This repeated cross-sectional study uses a timely and robust pharmacy sales data source of outpatient prescription medications filled in the United States to describe BP-lowering medication fill counts and spending in 2009 compared with 2014. Moreover, we describe how evidence-based prescription- and payment-related factors that promote adherence to these medications are represented across age groups, payment sources, and medication classes during this period. This information is expected to help inform the decisions of clinicians, health system administrators, payers, and policy makers related to these factors, potentially leading to population-level improvements in medication adherence and, in turn, improvements in BP control and cardiovascular disease outcomes, and lower health care costs.
Materials and Methods
This study was determined by the Centers for Disease Control and Prevention Human Subjects Review Board to be for public health practice (surveillance) and exempt from IRB review. We obtained national annual outpatient prescription fill data from the IMS Health National Prescription Audit (NPA) for 2009 and 2014. The NPA contains information regarding outpatient prescription medication fills from retail and mail order pharmacies, and includes prescription information from ~87% of the retail universe and ~70% of the mail order universe in the United States . IMS Health applies a patented projection methodology to the collected data to create the national level estimates within the NPA; these estimates do not include a sampling error. IMS Health data have previously been used to describe BP-lowering medication fills in other countries [31–33] and fills for other types of prescription medications in the United States [34–36].
The data consist of counts of total prescription fills, the number of days covered by the fills, the average quantity of pills dispensed per fill, and the average dollars spent per fill at the medication class level, with breakouts by distribution channel (retail and mail order), medication brand and generic status, patient age and sex, patient copay range, and prescription medication payment source, including commercial insurance plans (private insurance), one of the two main government-sponsored insurance plans, Medicaid or Medicare Part D, or out of pocket by the patient. We identified BP-lowering medication fills using IMS Health’s Uniform System of Classification schema and considered fills only among adults aged ≥18 years. We grouped the fills into the following medication class categories: angiotensin converting enzyme inhibitors (ACEIs); angiotensin II receptor blockers (ARBs); beta blockers (BBs); calcium channel blockers (CCBs); diuretics; and other BP-lowering medication. We allocated fills that contained more than one BP-lowering medication per pill (i.e., fixed-dosed combinations) into each appropriate medication class category.

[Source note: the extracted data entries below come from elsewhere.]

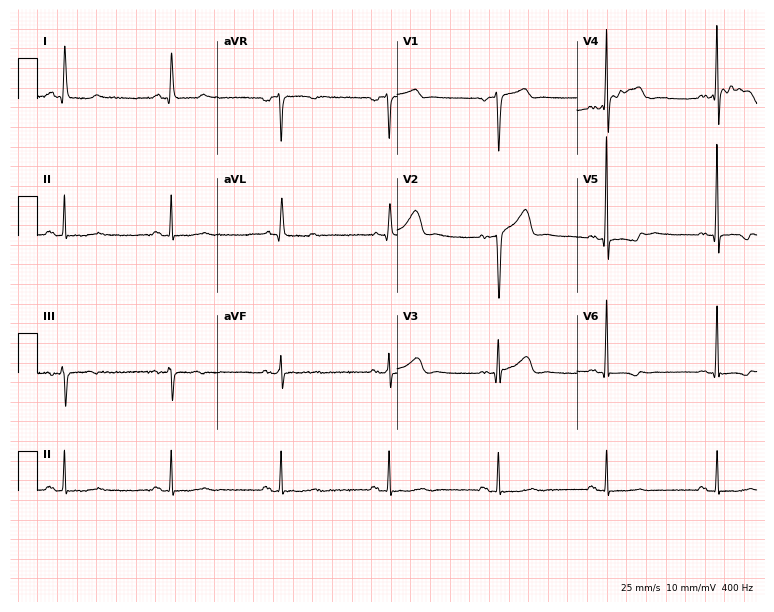
12-lead ECG from a woman, 84 years old. No first-degree AV block, right bundle branch block (RBBB), left bundle branch block (LBBB), sinus bradycardia, atrial fibrillation (AF) or sinus tachycardia recorded for this tracing.
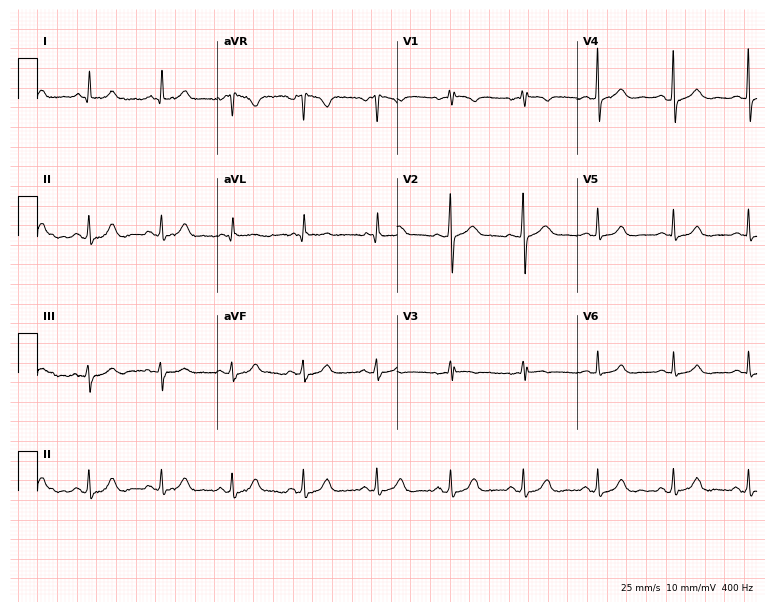
ECG (7.3-second recording at 400 Hz) — a 46-year-old woman. Labelled as a normal ECG.
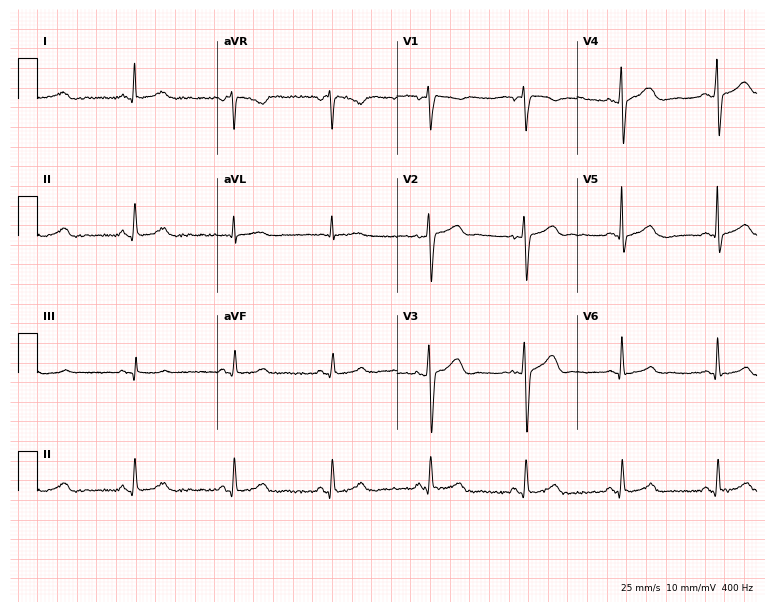
12-lead ECG from a female, 41 years old. Recorded interpretation: within normal limits.
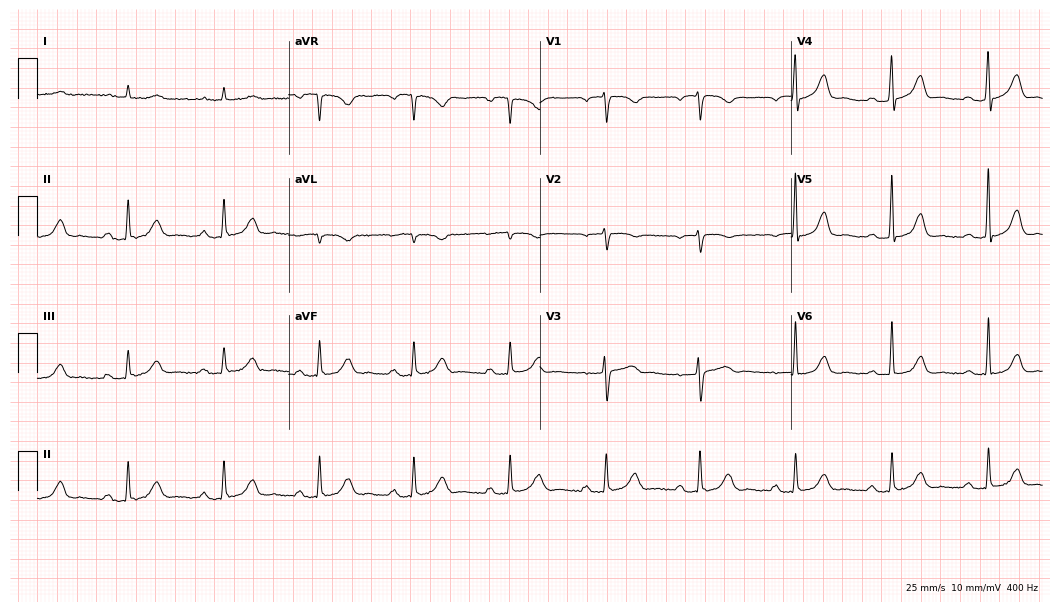
ECG — a female patient, 85 years old. Findings include first-degree AV block.
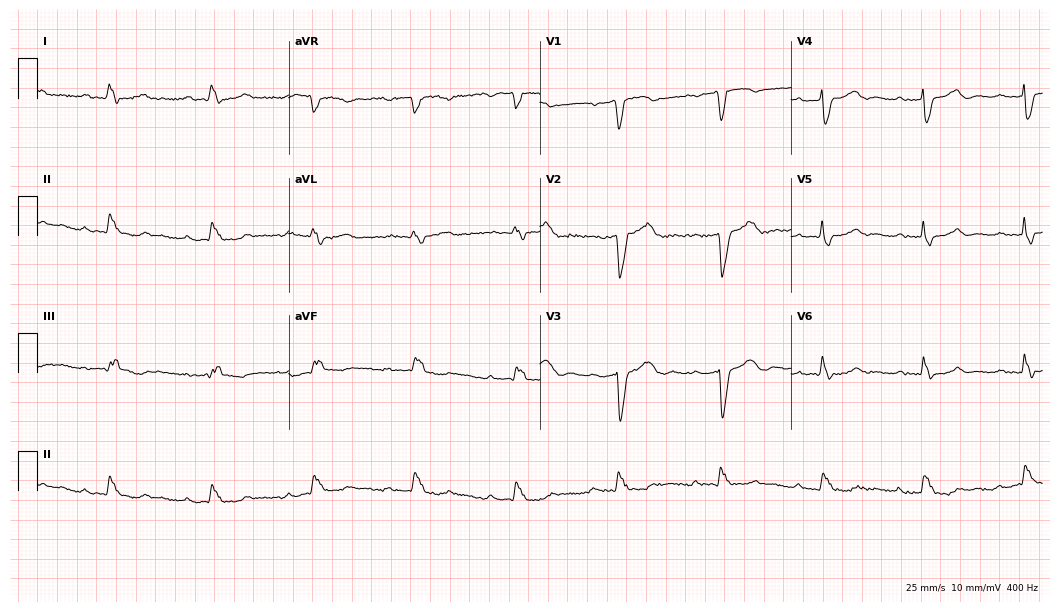
Resting 12-lead electrocardiogram. Patient: an 80-year-old male. The tracing shows first-degree AV block, left bundle branch block.
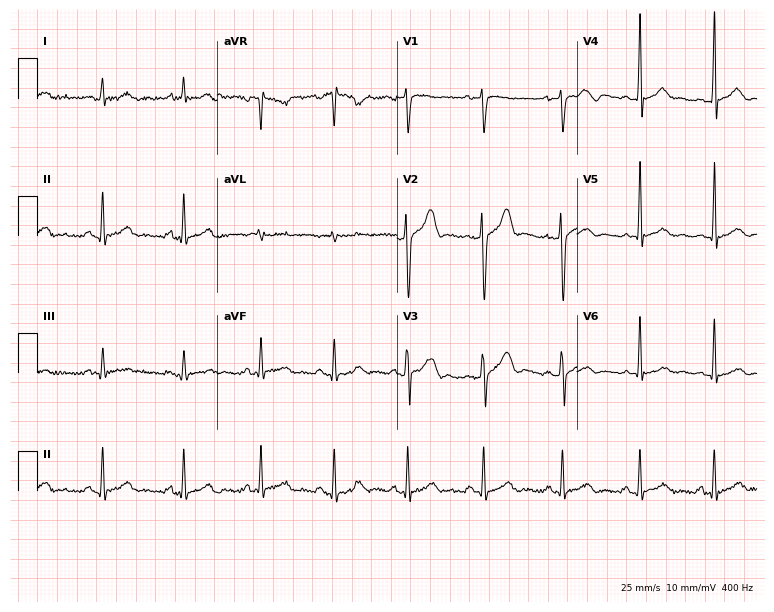
12-lead ECG from a male patient, 35 years old. Screened for six findings — first-degree AV block, right bundle branch block (RBBB), left bundle branch block (LBBB), sinus bradycardia, atrial fibrillation (AF), sinus tachycardia — none is recorded. Only these six findings were labelled.
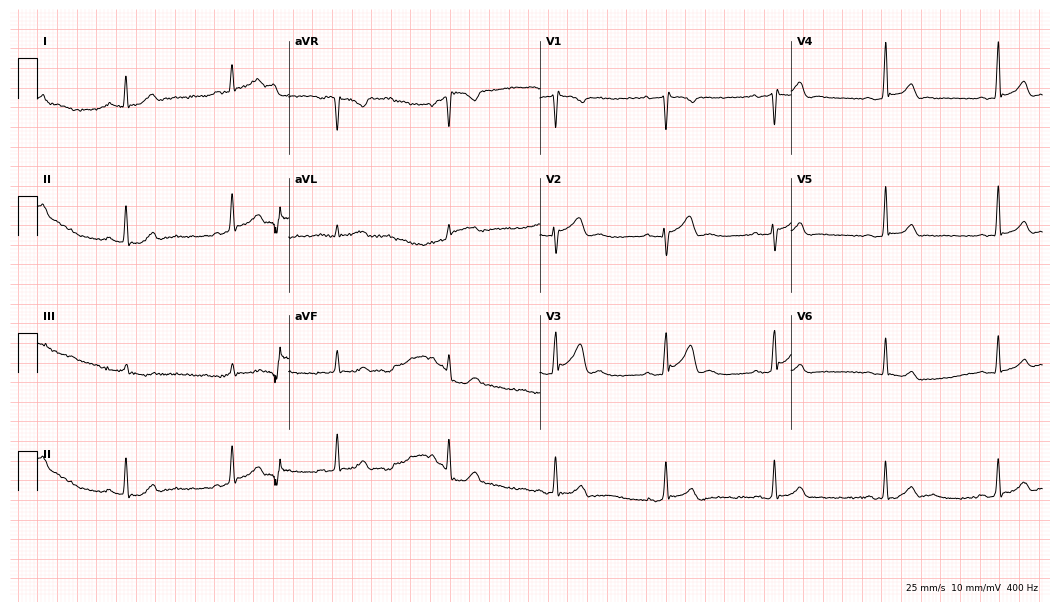
Standard 12-lead ECG recorded from a man, 26 years old. None of these six findings is recorded: first-degree AV block, right bundle branch block (RBBB), left bundle branch block (LBBB), sinus bradycardia, atrial fibrillation (AF), sinus tachycardia. Findings outside these six are not listed.
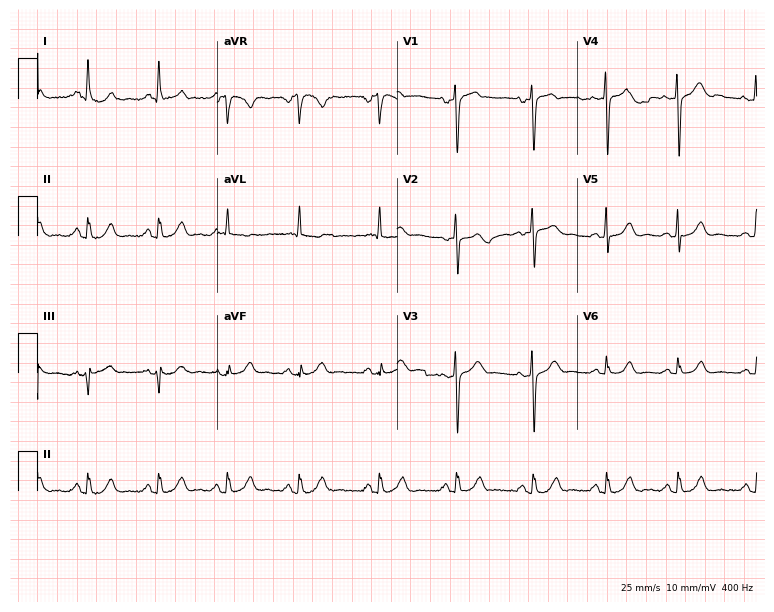
Electrocardiogram, a female, 43 years old. Overall reading on record: normal ECG.

We examined patterns and changes from 2009 to 2014 in several prescription-related factors that potentially promote adherence to BP-lowering medication by age group, payment source, and/or medication class. We calculated the average days’ supply per fill, which represents the average length of time before a prescription would need to be refilled, by dividing the total number of days of therapy covered by the fills by the total number of fills. To derive the average number of pills taken per day of therapy, i.e., the number of pills a person would need to take each day to get the prescribed daily dose of a specific medication, we divided the average number of pills per fill by the average days’ supply per fill for that specific medication. And lastly, we present the percentage of fills that were obtained via the mail order distribution channel, generic, paid for completely out of pocket, and fixed-dose combinations; and the percentage of fills with low or no patient copays, defined as $5.00 or less.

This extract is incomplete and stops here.